Fumaba opio con una larga pipa de madera brillante, sentado en una silla metálica de espaldar endeble, con la mirada fija en una mesa negra donde estaban las cervezas, y envuelto en una maraña urdida por una oscuridad asfixiante. El humo salía por su boca al mismo tiempo que llevaba a su labio inferior el reborde de la abertura de la botella de cerveza, para beber un sorbo que se mezclaba pesadamente con el sabor selvático y casi rocoso de un humo lechoso y viscoso. El narcótico se introducía paulatinamente en su torrente sanguíneo mientras su cerebro comenzaba a actuar de manera distinta, como en cámara lenta, y las cosas se le presentaban extrañas, y le era imposible emitir o comprender sonido alguno.

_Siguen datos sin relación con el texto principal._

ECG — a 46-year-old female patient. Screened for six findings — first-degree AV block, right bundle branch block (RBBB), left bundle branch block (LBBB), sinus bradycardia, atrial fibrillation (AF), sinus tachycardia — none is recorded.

El sujeto frente a él inhalaba el humo de un porro de marihuana y lo exhalaba en forma de círculos perfectamente torneados, pero estos se deshacían rápidamente y tomaban formas diversas. Ambos se entretenían tratando inútilmente de controlar con la mente los movimientos indomables del humo, que solo daba vueltas hasta llegar al techo. La danza de sus partículas coloides solo era perceptible para los hombres cuando se interponían entre la luz y sus rostros. Por momentos dejaban de verlo porque se perdía en el espacio, a medida que iba elevándose, siempre con el deseo innato de llegar al cielo para mezclarse con las nubes.

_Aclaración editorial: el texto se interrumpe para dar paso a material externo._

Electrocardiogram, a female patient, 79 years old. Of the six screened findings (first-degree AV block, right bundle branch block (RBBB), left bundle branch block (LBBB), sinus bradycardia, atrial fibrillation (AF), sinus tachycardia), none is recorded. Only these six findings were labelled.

En un punto cercano a la lámpara sobre ellos, los humos que ambos botaban por la boca se aglutinaban, formando uno solo. Las mesas se volvían blancas, tersas y suaves, y cuarenta dedos torpes y trémulos comenzaban a acariciarlas suavemente. Las mentes de los dos hombres que fumaban sin parar parecían adherirse al humo y elevarse con éste, perdiéndose en el espacio y moviéndose helicoidalmente, merodeando, buscando un resquicio por donde escapar del encierro. Una vez lo encontraba, sus partículas se iban agolpando rápidamente hacia afuera, como si el pequeño túnel en el rincón del café fuese un embudo, y la parte ancha fuese la entrada y la parte angosta la salida. Y a medida que iba saliendo seguía mezclándose con otros humos de la ciudad, con el humo de los carros, de las fábricas, de las fogatas, y de los cigarrillos cargados de nicotina, formando así una especie de cardumen en el que se acompañaban mutuamente para no nadar solos hasta las nubes.
El humo llegaba finalmente, después de un largo trayecto y de mezclarse con un sinfín de humos ajenos, a lo más alto de la troposfera. Allí los humos comenzaban a actuar como carceleros. Dejaban entrar los rayos solares pero cuando estos iban a salir de nuevo, luego de rebotar en la superficie terrestre, no los dejaban, como si los rayos fuesen reos y la tierra una cárcel.
Y mientras los dos sujetos que fumaban opio y marihuana en el rincón de aquel café oscuro sentían como sus cerebros despertaban gradualmente del estupor en el que estaban sumidos, los dos humos lívidos que ambos habían arrojado por sus bocas, intentaban, sin tregua, introducirse en el interior de los nubarrones tristes y grises que cubrían el cielo y que estaban a punto de precipitarse hacia al suelo. Lo intentaban con tanta avidez que conseguían su cometido y podían satisfacer, al fin, su deseo innato de llegar al cielo para mezclarse con las nubes.